Before my vacation ended, I thought of subtly hitting Naomi up for a job. After all, I was in television, she did own a production company in the choicest place on earth to make television, and her ten years on me made her the perfect mentor. But that plan was quickly kiboshed when two surfettes from Colorado beat me to the punch. On the last night, they fed Naomi coconut drinks and put the hard sell on her to “hook them up.”
“They’re waitresses,” Naomi crowed the next morning. “Can you believe it? It’s fine for actors to schlep drinks pre-career-breakthrough, but producers? Yeeesh.”
After that, I decided to keep it strictly a friendship, which was fine, because as far as friends went, Naomi was damn cool. I also decided never to mention the fact that I waitressed in the evenings for extra cash—necessary when your “glamorous” reporting job is only part-time.
Before I knew it, the vacation ended and I was on an airplane back to Canada. With the exception of a postcard from Prague, I heard nothing from Naomi for ten months. Then I got a call.
“Jane, I have a position here. You’re perfect for it.”
I was over the moon, until reality struck. “What about a work visa?” I said.
“Work
what
? Canadians don’t need a visa.”
She didn’t quite get the whole “Canada’s a foreign country; there’s a great big border between us” thing. She figured she could just sign me up and have me at work the next day.

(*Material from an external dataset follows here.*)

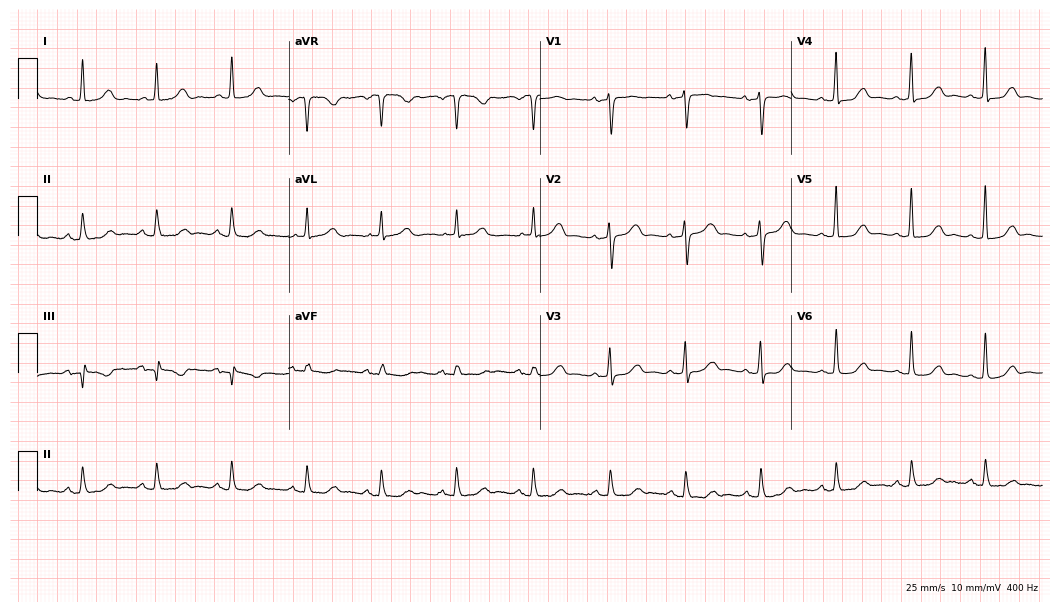
Electrocardiogram, a 69-year-old female. Overall reading on record: normal ECG.

Though the offer excited me, I had a hard time seeing me accept it. It wasn’t that I couldn’t handle the job: the reporting
and five-minute news segments I did for the 6 p.m. newscast were much like being a producer, and I had been cranking them out for years. The problem was deeper than that. Things like having my dream job drop out of the sky never happened to me—at least they didn’t happen when I tried to make them happen. Maybe that was the point. Maybe I’d been trying too hard. This gig just fell in my lap—producer on
The Purrfect Life with Lucy Lane,
working for Naomi.
It took some very dicey negotiating with the immigration authorities to get my paperwork done, but after a lot of hard work, there I was, visa in hand, and the job was real.

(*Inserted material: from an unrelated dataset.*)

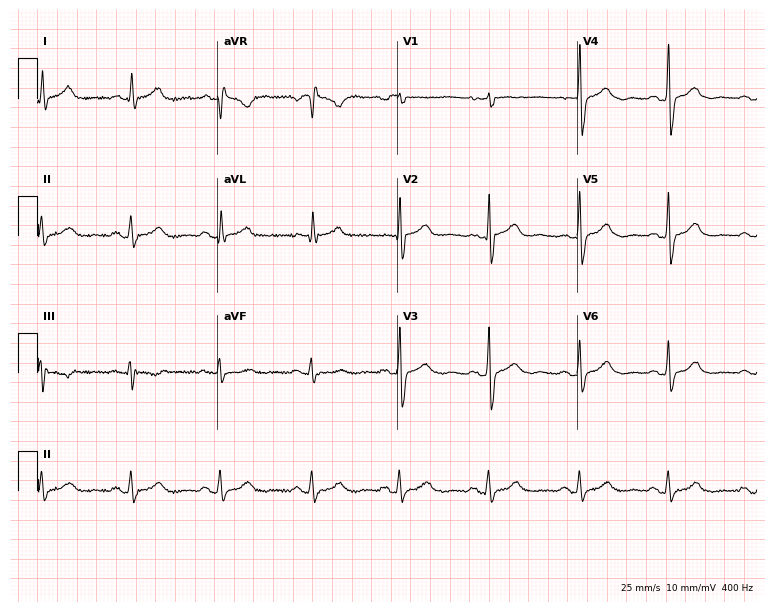
Electrocardiogram, a 70-year-old male patient. Overall reading on record: normal ECG.

It was now the Monday morning after my Friday night from hell. I sat at my desk waiting, without word from anyone—not an apology, not a text, not so much as a smiley face. It was anyone’s guess how Naomi might react to my Friday night e-mail and whatever the other four girls had told her. No part of me was going to pretend it didn’t happen. Their behavior was mean and unprofessional, and so traumatic it might well send me into months of expensive therapy. Time would tell on that one. In the meantime, triple shot vanilla lattés from Coffee Bean would have to suffice.
“House call!” a perky well-groomed twenty-five-ish guy exclaimed while rapping on a pygmy palm that sat between my desk and the door of my new office. His lips shimmered with the latest boy balm.
“Hi,” I said, gulping my latté. I was anticipating
cat-calling
, not Avon calling.
“Shall I get you a straw?” he said with a smirk, helping himself to my guest chair.
“I think I’m addicted,” I said sheepishly.
“Hear that,” he nodded. “I’m Danny, your new associate producer.” He cupped his chin as if he knew he was precious. “Naomi sent me in here to tell you I’m your new Rose.” He winked. “And also that we have a meeting with Lucy and the network at eleven.”
“That’s in five minutes,” I gasped.
“Indeed, Miss Fabulous,” he snorted.
“And Rose? Where is she?”
“Canny-can-canned! Now we better get our fannies moving, Sunshine.” He wiggled his body, worm-like, apparently clueless to what I’d been through two days prior. “Let’s go.”
That was the last thing I’d expected—Rose gone, a new AP, and an impromptu meeting with the network brass. A double wave hit me: first relief, then
Indiana Jones
-like fear, complete with rolling boulders, quicksand, fast-talking villains, and who knew what else.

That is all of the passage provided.